I actually like this idea and would like to buy shelving units to hold the wood (I need to use my platform ladders). Plus I could use the lower shelves to maybe hold some item in a similar way as you can see.

Is this the best way to store lumber. I can't really see how else I can fit it in. I want to use the left wall for cupboards and cabinets. The right wall is just gyproc spot cemented to a brick wall and I have found fixing things to this awkward, hence the idea of shelves.

If I stored the lengths on wood on their edge again (opposite way round) would this help correct the bevel?

Huge progress was made in a day or so. I guess I just needed an incentive.











Regards

D


----------



## Benchwayze (27 Apr 2008)

I must be lucky. 
The garage won't house a car much bigger than a mini and once inside, you can't open the car door to get out. Always had to push my old car those last few feet inside, literally. So it was a sure fire bet the Volvo wouldn't go in the garage. 

Result I have a 'Workshop'. Only 17' x 9'6", but it's all workshop. No serious suggestion was ever offered as to any other use. (An extra room was once mooted, but I reminded SWIMBO about the increase in Council Tax, and the subject was never raised again! ) 

John


----------



## Benchwayze (27 Apr 2008)

TheDudester":2aaey940 said:


> The bottled water and jam jars is a tricky one.
> 
> 
> 
> 1) The door leading to the house is a fire door and shuts tightly. I have used some sticky foam draft excluder to try and make it airtight but there is still a gap at the bottom. Does anyone have any ideas about what I could do with this? I do use a vacuum attached to most of the tools I use and try and sweep and clean up often.


Hi Dudester, 

Persuade your lady that she doesn't need to store jars. (Unless they are those special Jeremy Clarkson, Kelner jars!) She uses in season fruit I gather, so a few weeks before she is ready to make jam, she could start saving fresh jars. Besides which, glass becomes brittle over time, and breaks more easily.

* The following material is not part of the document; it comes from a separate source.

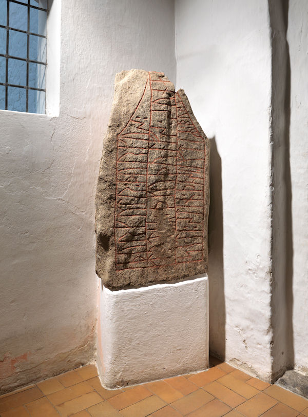 Foto af Roberto Fortuna

Have you tried one of those 'brush' draught excluder strips that just brush the floor, but also keep out dust and draughts? 
Bottled water? I never drink unfiltered tap sludge either. I bought a water-filter jug so I don't have to pay through the nose for the bottled stuff. 

Hope this helps

John


----------



## OPJ (27 Apr 2008)

I can't remember who sells them (I'm sure Machine Mart do them, but I can't find it on their website) but you can buy heavy-duty "brackets" for storing timber, which would be ideal for you, I think.


----------



## NeilO (27 Apr 2008)

Following john McM links, I think our `murrican cousins use a tape measure completly different to us, as the author of the writeup claims the workshop is built around a 50 sq ft workarea ( small shed) looking at the picture theyve either brought very small machinery and employed one of the seven dwarfs , or they have nicked Dr Who`s Tardis....no way is that 50 sq ft......http://www.workbenchmagazine.com/main/wb297-homeshop01.html


And Dude, nice space you have there , wish I had as much......50 sq ft, Humbug!!! :shock:


----------



## TheDudester (27 Apr 2008)

Benchwayze":2hl2exm3 said:


> Have you tried one of those 'brush' draught excluder strips that just brush the floor, but also keep out dust and draughts?

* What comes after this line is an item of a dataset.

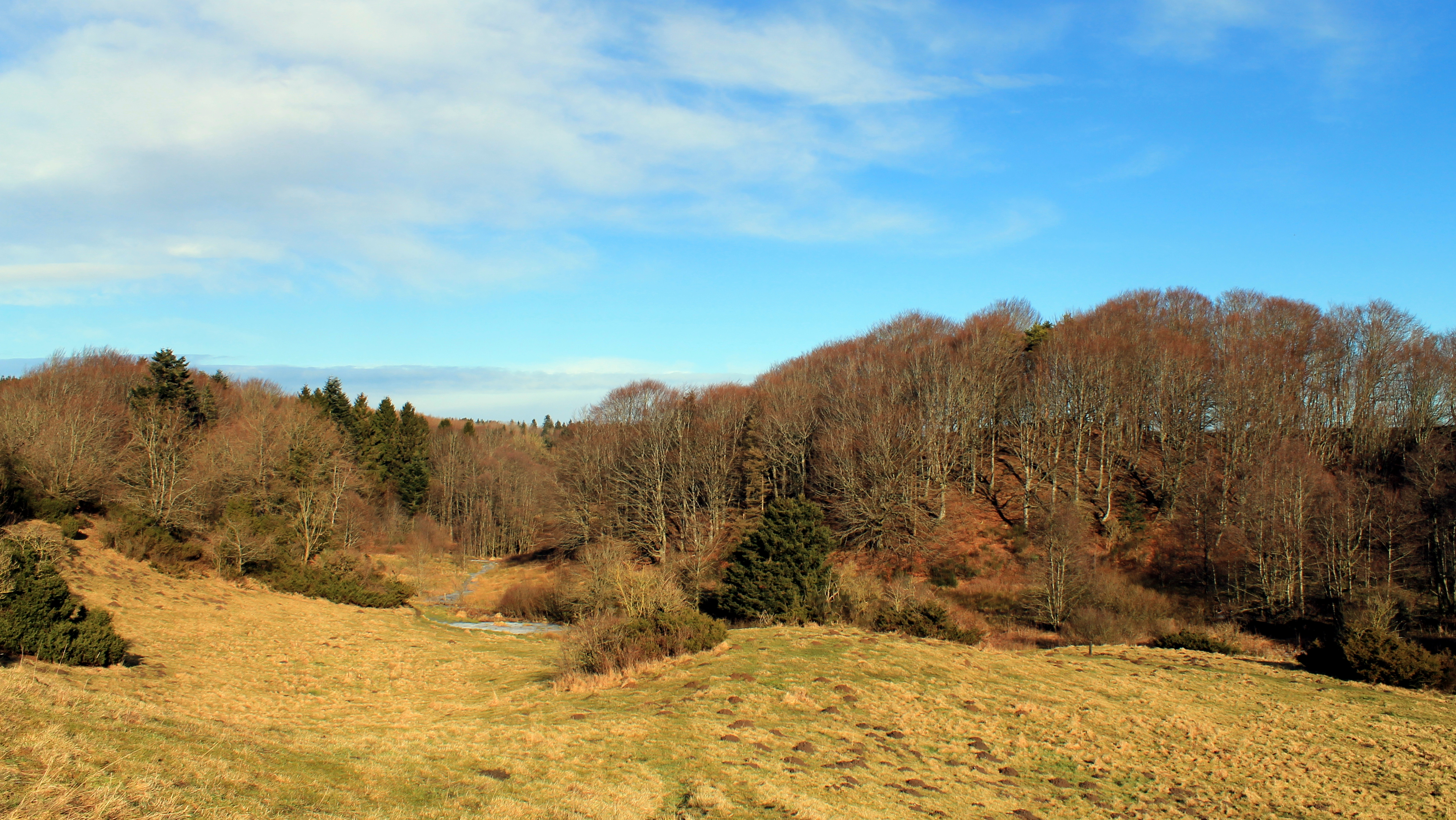 Nymølle Bæk (fredet område)

I am going to get something like that.



NeilO":2hl2exm3 said:


> Following john McM links, I think our `murrican cousins use a tape measure completly different to us, as the author of the writeup claims the workshop is built around a 50 sq ft workarea ( small shed) looking at the picture theyve either brought very small machinery and employed one of the seven dwarfs , or they have nicked Dr Who`s Tardis....no way is that 50 sq ft......http://www.workbenchmagazine.com/main/wb297-homeshop01.html
> 
> And Dude, nice space you have there , wish I had as much......50 sq ft, Humbug!!! :shock:



They could mean to the edge of the equipment I suppose.

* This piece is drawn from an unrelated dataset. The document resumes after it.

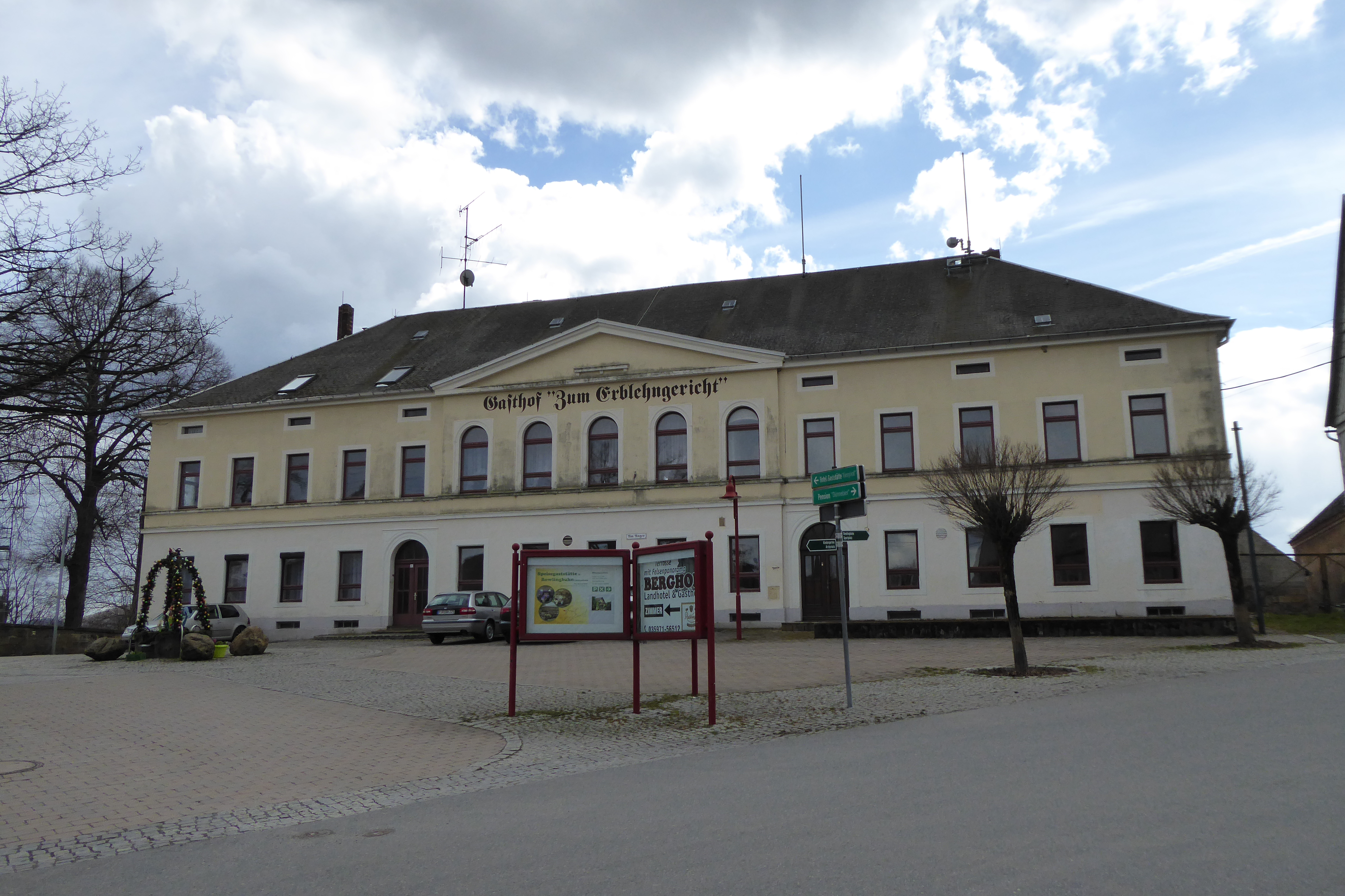 Gasthauf am Anger in Lichtenhain bei Sebnitz

And thanks for the compliment. I feel it is getting there now.

Regards

D


----------



## PowerTool (27 Apr 2008)

TheDudester":10qog8za said:


> And thanks for the compliment. I feel it is getting there now.



Oh definitely getting there  The shelving just makes it look so much more organised,as well as neater and tidier.

Andrew


----------



## TheDudester (2 May 2008)

After spending a few days in the newly reorganised garage I have to say it has made such a difference to spending time there. 

There are still some things I would like to address immediately and one of them is to get the thicknesser of the floor. I'd also like to be able to use the the SCMS and router table more easily.

To allow me to keep the fence on the router table I raised my tool cabinet. Who says Systainers don't have other uses.






To deal with the the SCMS and thicknesser I intend to build a mobile cabinet which will be the subject of another post.

Regards

D


----------



## woodbloke (2 May 2008)

Dude - this is _almost_ a gloat of Wakaesque proportions :lol: - Rob


----------



## OPJ (2 May 2008)

You've even "accidentally" left one of the systainers open...!! :roll: :wink:


----------